▸ **WORK INSTRUCTION**: Reproduce every record below exactly, without the pictures.

▸ **PROVIDED DATA**:
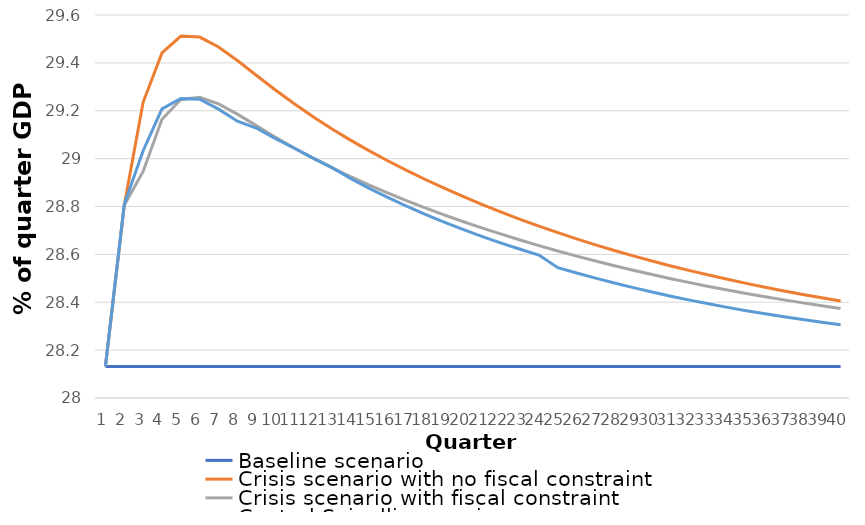
| Category | Baseline scenario | Crisis scenario with no fiscal constraint | Crisis scenario with fiscal constraint | Central Spinelli scenario |
|---|---|---|---|---|
| 0 | 28.132 | 28.132 | 28.132 | 28.132 |
| 1 | 28.132 | 28.805 | 28.805 | 28.809 |
| 2 | 28.132 | 29.235 | 28.946 | 29.033 |
| 3 | 28.132 | 29.441 | 29.164 | 29.208 |
| 4 | 28.132 | 29.512 | 29.247 | 29.251 |
| 5 | 28.132 | 29.508 | 29.256 | 29.248 |
| 6 | 28.132 | 29.466 | 29.229 | 29.207 |
| 7 | 28.132 | 29.41 | 29.186 | 29.156 |
| 8 | 28.132 | 29.348 | 29.138 | 29.128 |
| 9 | 28.132 | 29.288 | 29.09 | 29.085 |
| 10 | 28.132 | 29.23 | 29.045 | 29.045 |
| 11 | 28.132 | 29.176 | 29.002 | 29.003 |
| 12 | 28.132 | 29.125 | 28.962 | 28.964 |
| 13 | 28.132 | 29.077 | 28.925 | 28.918 |
| 14 | 28.132 | 29.032 | 28.889 | 28.876 |
| 15 | 28.132 | 28.99 | 28.856 | 28.837 |
| 16 | 28.132 | 28.95 | 28.824 | 28.8 |
| 17 | 28.132 | 28.912 | 28.793 | 28.766 |
| 18 | 28.132 | 28.875 | 28.764 | 28.734 |
| 19 | 28.132 | 28.841 | 28.736 | 28.703 |
| 20 | 28.132 | 28.808 | 28.71 | 28.674 |
| 21 | 28.132 | 28.776 | 28.684 | 28.647 |
| 22 | 28.132 | 28.746 | 28.66 | 28.621 |
| 23 | 28.132 | 28.718 | 28.636 | 28.597 |
| 24 | 28.132 | 28.691 | 28.614 | 28.544 |
| 25 | 28.132 | 28.665 | 28.593 | 28.522 |
| 26 | 28.132 | 28.64 | 28.572 | 28.501 |
| 27 | 28.132 | 28.616 | 28.552 | 28.48 |
| 28 | 28.132 | 28.594 | 28.534 | 28.461 |
| 29 | 28.132 | 28.572 | 28.516 | 28.443 |
| 30 | 28.132 | 28.552 | 28.498 | 28.425 |
| 31 | 28.132 | 28.532 | 28.482 | 28.409 |
| 32 | 28.132 | 28.514 | 28.466 | 28.393 |
| 33 | 28.132 | 28.496 | 28.451 | 28.379 |
| 34 | 28.132 | 28.479 | 28.437 | 28.365 |
| 35 | 28.132 | 28.463 | 28.423 | 28.352 |
| 36 | 28.132 | 28.447 | 28.41 | 28.339 |
| 37 | 28.132 | 28.433 | 28.397 | 28.328 |
| 38 | 28.132 | 28.419 | 28.385 | 28.317 |
| 39 | 28.132 | 28.405 | 28.374 | 28.306 |

▸ **SOLUTION TO THIS EXERCISE**:
| Category | Baseline scenario | Crisis scenario with no fiscal constraint | Crisis scenario with fiscal constraint | Central Spinelli scenario |
|---|---|---|---|---|
| 0 | 28.132 | 28.132 | 28.132 | 28.132 |
| 1 | 28.132 | 28.805 | 28.805 | 28.809 |
| 2 | 28.132 | 29.235 | 28.946 | 29.033 |
| 3 | 28.132 | 29.441 | 29.164 | 29.208 |
| 4 | 28.132 | 29.512 | 29.247 | 29.251 |
| 5 | 28.132 | 29.508 | 29.256 | 29.248 |
| 6 | 28.132 | 29.466 | 29.229 | 29.207 |
| 7 | 28.132 | 29.41 | 29.186 | 29.156 |
| 8 | 28.132 | 29.348 | 29.138 | 29.128 |
| 9 | 28.132 | 29.288 | 29.09 | 29.085 |
| 10 | 28.132 | 29.23 | 29.045 | 29.045 |
| 11 | 28.132 | 29.176 | 29.002 | 29.003 |
| 12 | 28.132 | 29.125 | 28.962 | 28.964 |
| 13 | 28.132 | 29.077 | 28.925 | 28.918 |
| 14 | 28.132 | 29.032 | 28.889 | 28.876 |
| 15 | 28.132 | 28.99 | 28.856 | 28.837 |
| 16 | 28.132 | 28.95 | 28.824 | 28.8 |
| 17 | 28.132 | 28.912 | 28.793 | 28.766 |
| 18 | 28.132 | 28.875 | 28.764 | 28.734 |
| 19 | 28.132 | 28.841 | 28.736 | 28.703 |
| 20 | 28.132 | 28.808 | 28.71 | 28.674 |
| 21 | 28.132 | 28.776 | 28.684 | 28.647 |
| 22 | 28.132 | 28.746 | 28.66 | 28.621 |
| 23 | 28.132 | 28.718 | 28.636 | 28.597 |
| 24 | 28.132 | 28.691 | 28.614 | 28.544 |
| 25 | 28.132 | 28.665 | 28.593 | 28.522 |
| 26 | 28.132 | 28.64 | 28.572 | 28.501 |
| 27 | 28.132 | 28.616 | 28.552 | 28.48 |
| 28 | 28.132 | 28.594 | 28.534 | 28.461 |
| 29 | 28.132 | 28.572 | 28.516 | 28.443 |
| 30 | 28.132 | 28.552 | 28.498 | 28.425 |
| 31 | 28.132 | 28.532 | 28.482 | 28.409 |
| 32 | 28.132 | 28.514 | 28.466 | 28.393 |
| 33 | 28.132 | 28.496 | 28.451 | 28.379 |
| 34 | 28.132 | 28.479 | 28.437 | 28.365 |
| 35 | 28.132 | 28.463 | 28.423 | 28.352 |
| 36 | 28.132 | 28.447 | 28.41 | 28.339 |
| 37 | 28.132 | 28.433 | 28.397 | 28.328 |
| 38 | 28.132 | 28.419 | 28.385 | 28.317 |
| 39 | 28.132 | 28.405 | 28.374 | 28.306 |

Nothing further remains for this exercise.